The Inner Workings of USAID: If It Ain’t Broke, Don’t Fix It. But If It Is Broke, Fix It!

Since April, most media reports on activities at the U.S. Agency for International Development (USAID) have been negative, and unfortunately, most have been accurate. But most of the bad news stories have focused on a small cohort of political appointees and their shenanigans who were brought into leadership positions after former administrator Mark Green’s departure. The good news for the incoming Biden team is that much like the well-built homes of old, the “bones” of the agency are in excellent shape. (I touched on USAID policy issues in my first transition memo. This memo will address the operational side of the house and issues related to personnel.)

USAID is the largest bilateral donor of foreign and humanitarian assistance in the world. With an annual budget of approximately $20 billion, its mandate is broad, global, and varied. Given the breadth of this mandate, it is all too easy to lose sight of the fact that somehow this Agency also has to run. And people need to run it.

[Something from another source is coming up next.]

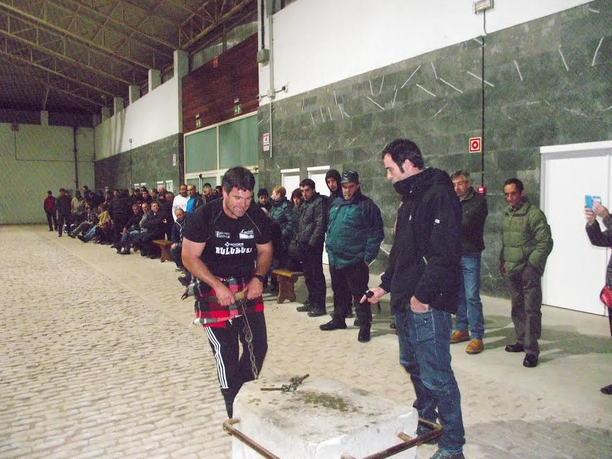 Santi Zubizarreta, 2015eko Bizkaiko eta Euskadiko Gizon Proba Txapelketan.

USAID has employees, staff, and implementing partners (non-governmental organizations and contractors) around the world, totaling approximately 11,000 people. Given this, one of the key areas for early focus for the incoming Biden transition team has to be people and the workforce issues.

Personnel amid a Pandemic

Clearly, we are in a very different place than we were even a year ago. Green established a task force in March 2020 to address Covid-19 from two perspectives: first, a focus on the safety, security, and health of the USAID workforce and its partners that are deployed globally and in Washington; and second, a focus on enabling and facilitating the global response to the pandemic. The task force effectively addressed both areas of concern and was able to successfully transition the global pandemic response to the regional and functional bureaus of the Agency. It also transitioned the issues that relate to the workforce—personnel, security, transfers, etc.—into a readiness unit responsible for addressing issues that cross the human capital and talent management, security, and management offices.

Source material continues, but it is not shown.